If we use the usual convention of using null pointers to signify a leaf, then we can write two class functions to print recursively the node and all of its children:

void node::pre_print()
	{
	cout << value << endl;
	if (left) left.pre_print();
	if (right) right.pre_print();
	}
void node::post_print()
	{
	if (left) sum+= left.post_print()();
	if (right) sum+= right.post_print();
	cout << value << endl;
	}

In the first case, the values are printed before the children are explored. Thus the root is printed first and then the rest of the values - those generally nearer the root before those farther from the root. The last value printed is a leaf.

In the second case, the values are printed after the children are explored. Thus a leaf is printed first and then it's parent and then the rest of the values - those generally farthest from the root before those nearer the root. The last value printed is the root.

The second function seems more wasteful of stack space - the function is recursively called as many times as possible before the first value is printed, but both algorithms are useful.

Ancestry

As an example, consider this algorithm for determining ancestry. It is easy to tell if one node is the child or parent of another, but suppose we have two nodes and we want to tell if one is the ancestor of the other. That means that the first node lies on the path between the second and the root of the three. In this tree, node

Figure showing a tree with the properties described in the following text.

B is an ancestor of node F but not of node H, even though H lies at the same depth as F. Suppose we want to know whether B is an ancestor of F. We can start at F and work backwards from parent to parent until we reach the root, looking for B. If we don't find B then B is not the ancestor of F. There are two problems with this approach. First, it is expensive, especially if the tree is large. Second, it is not always easy to determine parentage, unless a parent pointer is included in each node.

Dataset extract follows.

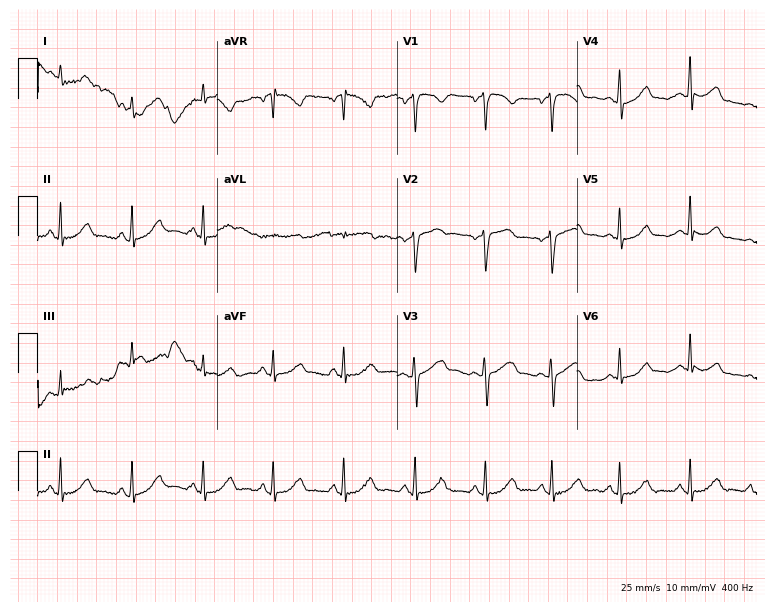
ECG — a female, 46 years old. Labelled as a normal ECG.
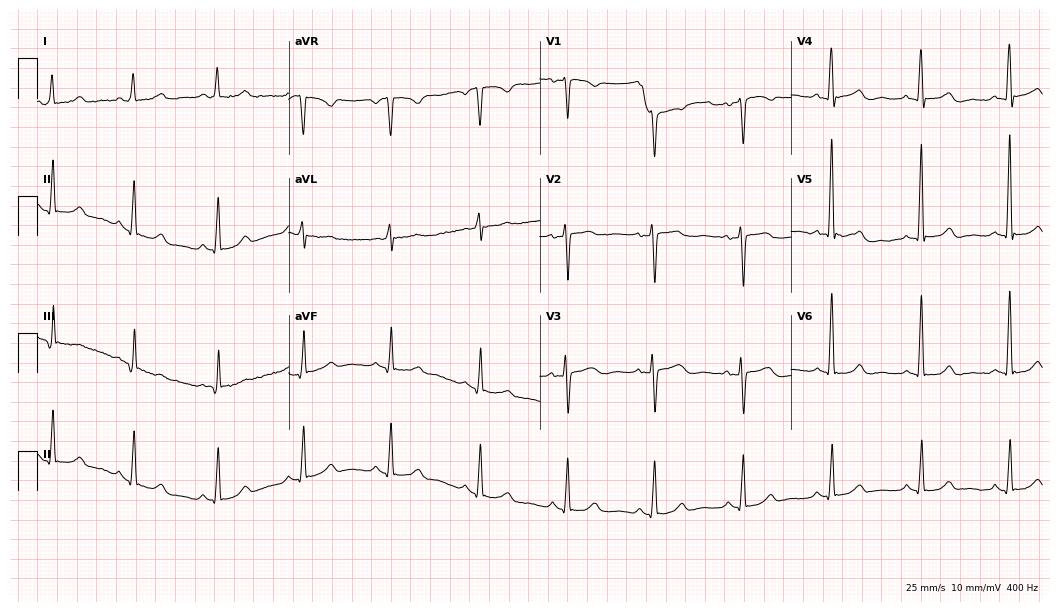
12-lead ECG from a 54-year-old woman. Recorded interpretation: within normal limits.

One way to solve this problem is by preconditioning. We add two numbers to each node - the pre-order traversse order and the post-order traverse order of the node. We show the pre-order number on the left and the post-order number on the right:

Figure showing a tree. The nodes are A->L. The root is notated 1A12 (value A, 1 is it's pre-order and 12 it's post order). The two nodes are depth 1 are (left to right) 2B5 and 7C11. The five nodes at depth 2 are 3D2, 5E3, 6F4, 8G6, and 9H10. The f

Now consider the pre-order numbers of two nodes, x and y. If

pre(x) < pre(y)

then either of these cases is true.

x is an ancestor of y
or, x is to the left of y in the tree.

Thus 2<4 and B is an ancestor of I, even though I is to the left of B; 2<12 and B is left of but not an ancestor of L; 2<6 and B is both an ancestor and to the left of F. You can't tell which of the three cases is true, just that one of them is true.

Now consider the post-order numbers of two nodes, x and y. If

post(x) > post(y)

then either of these cases is true.

x is an ancestor of y
or, x is to the right of y in the tree.

If we combine the two conditions,

pre(x) < pre(y) AND post(x) > post(y)

then x must be an ancestor of y. And, it takes only two comparisons to determine ancestory, so this algorithm is of order O(1), it has constant time. By comparision, the direct search method of going from parent to parent isof order O(lgn).

Preconditioning is a frequent tree operation. However, it is of order O(n), so it only makes sense if it reduces the order of some other operation to below O(n) or if the results will be used many times. Unfortiunately, any changes in the tree could require re-preconditioning.